Gabriela Bordignon-T5 
 
 FARMACOLOGIA, BBPM III 
Isso aparenta ser muito paradoxal, mas o que ocorre 
é que a redução do débito cardíaco e a redução da 
contratilidade miocárdica, faz com que se tenha uma 
ativação do simpático, e o simpático, como já foi 
visto, de modo persistente favorece a necrose, 
apoptose, fibrose e hipertrofia do coração, fazendo o 
remodelamento cardíaco e levando a piora do 
prognóstico do paciente com IC. 
O coração de um paciente com IC que está sob um 
estímulo persistente do SNA simpático sofre uma 
regulação diferenciada (remodelamento cardíaco) 

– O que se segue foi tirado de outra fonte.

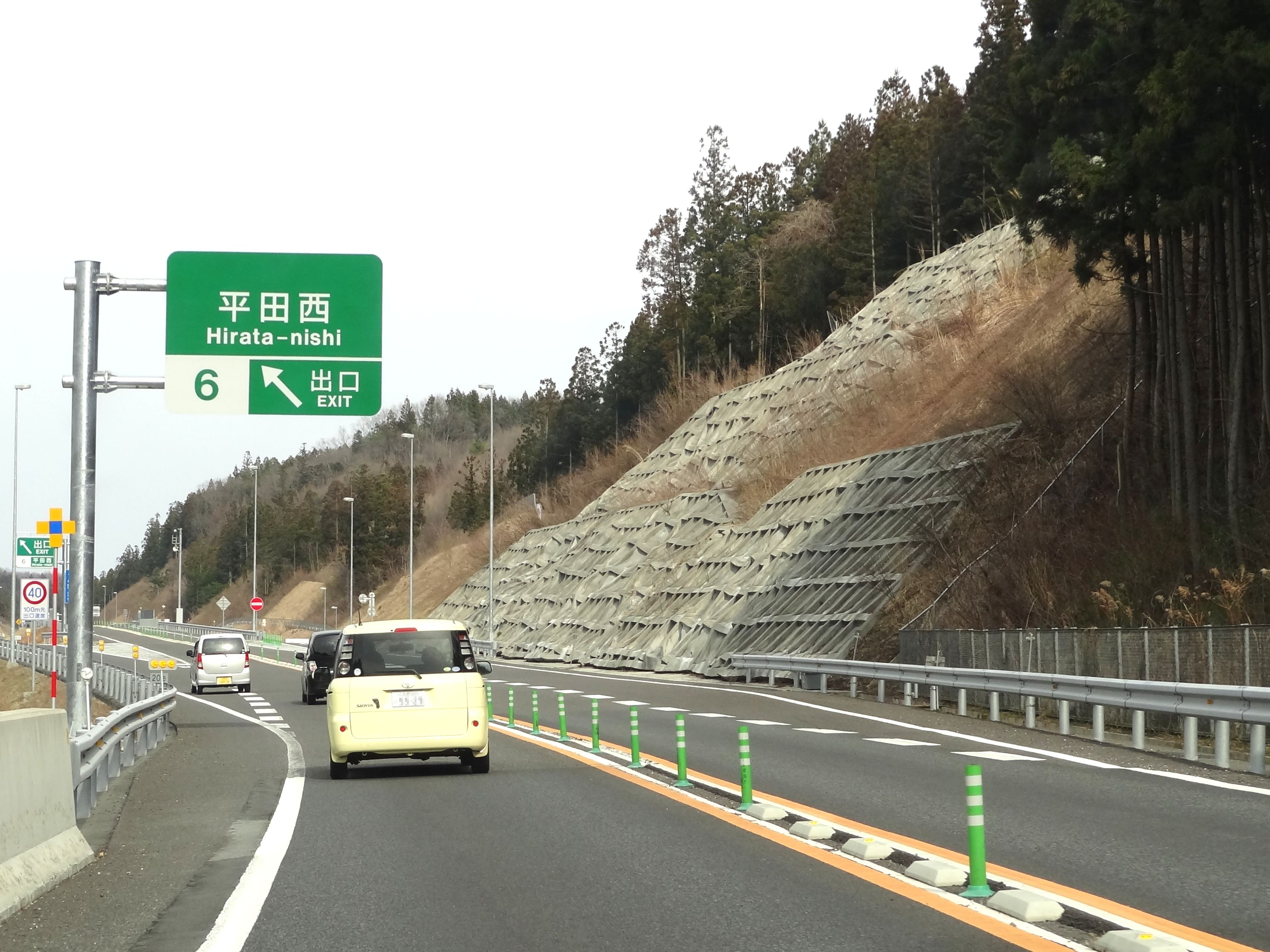 あぶくま高原道路 平田西インターチェンジ（下り線出口付近）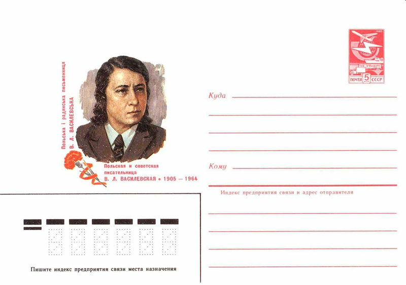 Художественные маркированные конверты 1984 года.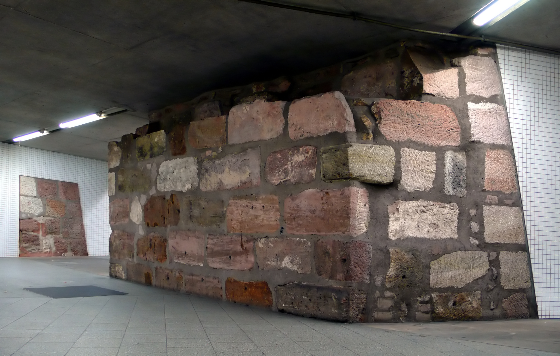 U-Bahnhof Rathenauplatz der U-Bahn Nürnberg, Zwischengeschoss, Reste der Stadtmauer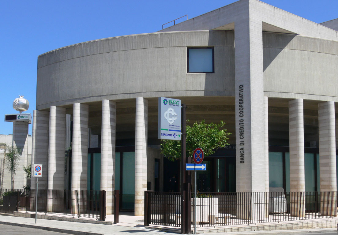 La sede della Presidenza e della Direzione Generale della BCC San Marzano di San Giuseppe in provincia di Taranto (Italy)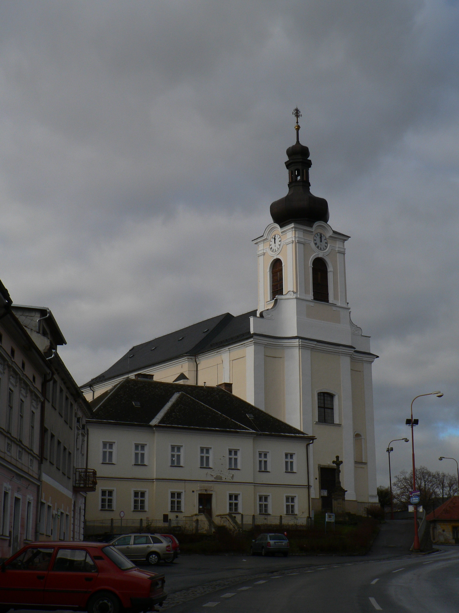 Kostel Nanebevzetí Panny Marie (Štíty)

que envolve uma série de alterações gênicas, como 
por exemplo, uma infra regulação de receptores 
adrenérgicos, redução da cálcioATPase no retículo 
sarcoplasmático (o papel dessa enzima é retirar o 
cálcio do citosol colocando dentro do retículo 
sarcoplasmático), ou seja, há um aumento da 
concentração de cálcio no citoplasma, a participação 
nas correntes de potássio, tendo como um dos 
efeitos finais do simpático o aumento da propensão 
do paciente com IC a arritmias, o que se configura 
como uma das grandes causas de óbito nesses 
pacientes. 
 Logo, deve ficar claro que a persistência do sistema 
nervoso autônomo simpático no coração de um 
paciente com IC é deletério, já que é uma resposta 
fisiológica compensatória que vem na tentativa de 
melhorar o débitocardíaco, mas que, entretanto, a 
longo prazo promove um agravamento da IC, dessa 
maneira, o uso dos betabloqueadores possibilita a 
atenuação desse efeito crônico de 
catecolaminas/ativação do simpático, exercendo 
talvez até um remodelamento reverso ao passo que 
enquanto o sistema simpático promove um 
remodelamento cardíaco que piora o quadro da 
doença, o betabloqueador vem no sentido de reduzir 
esse remodelamento cardíaco e até revertê-lo e é 
justamente por isso que se justifica o uso de 
betabloqueadores na IC. 
 
Um exemplo importante é o METOPROLOL. 
Inicialmente um paciente que faz uso de um 
betabloqueador na IC, tem um efeito inicial de 
redução da função sistólica (lembrando que o 
betabloqueador é um fármaco capaz de reduzir o 
débito cardíaco, contratilidade e frequência cárdica), 
e isso deve ser monitorado em pacientes com IC, 
logo, o paciente deve estar clinicamente estável para 
poder utilizar o fármaco, é observado que ao longo 
de alguns meses haverá a recuperação dessa função 
sistólica, provavelmente decorrente do 
remodelamento reverso causado pelos 
betabloqueadores. 
Por reduzirem a frequência cardíaca, os 
betabloqueadores reduzem o risco de arritmias, 
reduzindo a mortalidade de pacientes com IC. E 
também, por reduzirem o efeito persistente do 
sistema nervoso autônomo simpático, reduzem o 
tamanho da câmara do VE, principalmente inibindo a 
proliferação celular que pode ser desencadeada pela 
ativação persistente do simpático. No longo prazo, 
há alguns efeitos benéficos dos betabloqueadores, 
porém se deve ter atenção para o efeito de redução 
inicial da função sistólica que deve ser monitorado 
com cautela nesses pacientes.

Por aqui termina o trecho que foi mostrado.